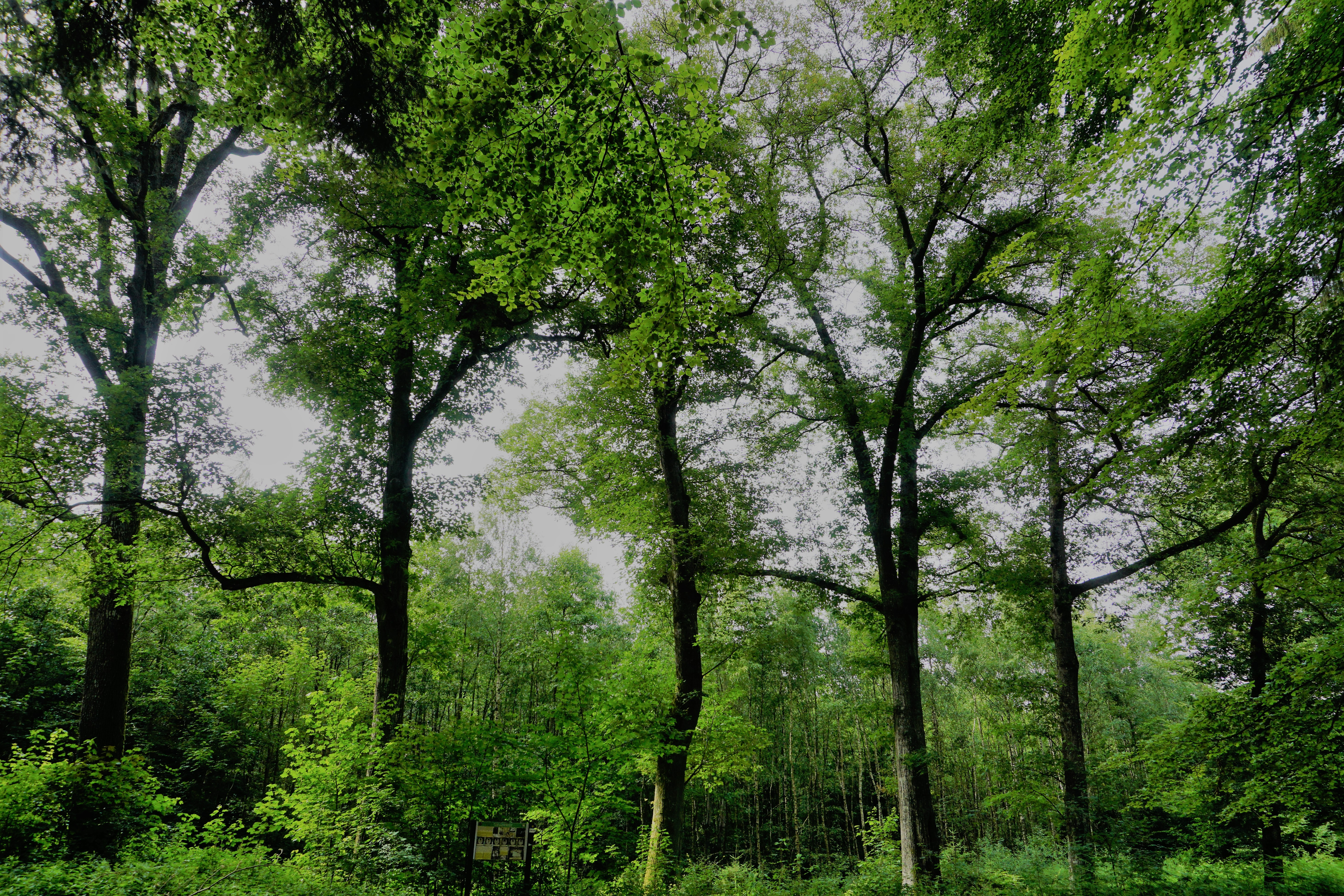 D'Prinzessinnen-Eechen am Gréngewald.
---
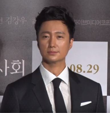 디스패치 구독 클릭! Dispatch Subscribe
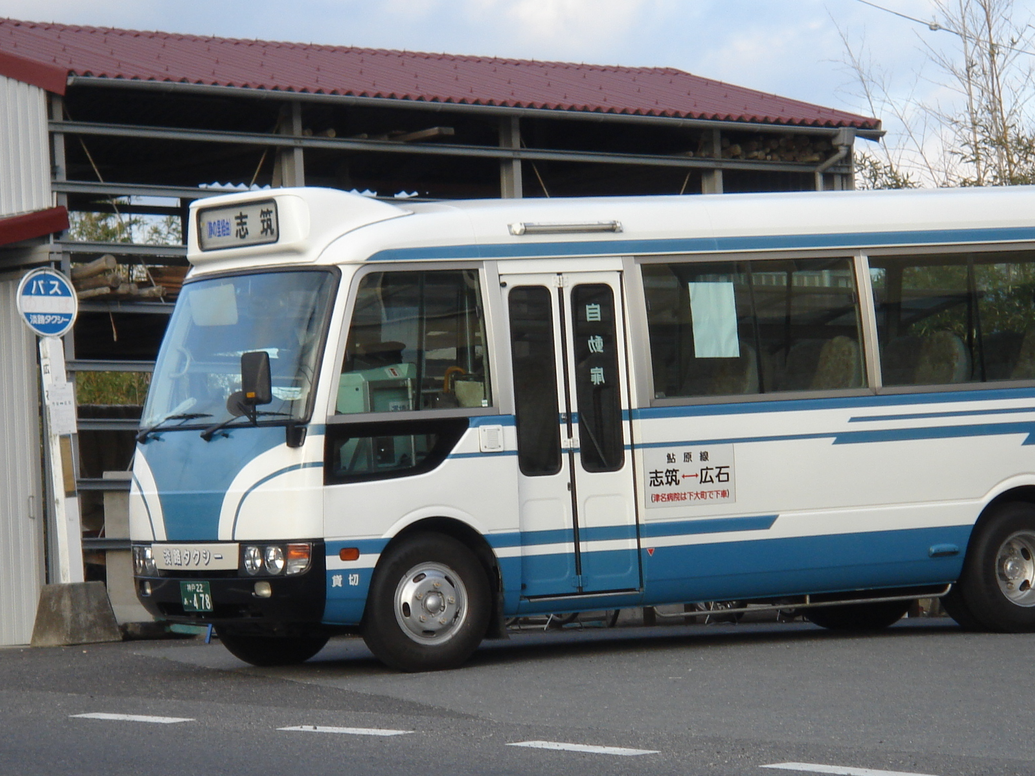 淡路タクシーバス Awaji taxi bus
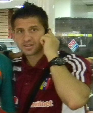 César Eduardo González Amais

◆ **EXERCISE REQUIREMENTS**:
Only the lines starting at the one with "디스패치 구독 클릭! Dispatch Subscribe" and ending at the one with "César Eduardo González Amais" should be printed, each exactly as it appears in the material above; the pictures are to be omitted.

◆ **OUTPUT BELOW**:
 디스패치 구독 클릭! Dispatch Subscribe
 淡路タクシーバス Awaji taxi bus
 César Eduardo González Amais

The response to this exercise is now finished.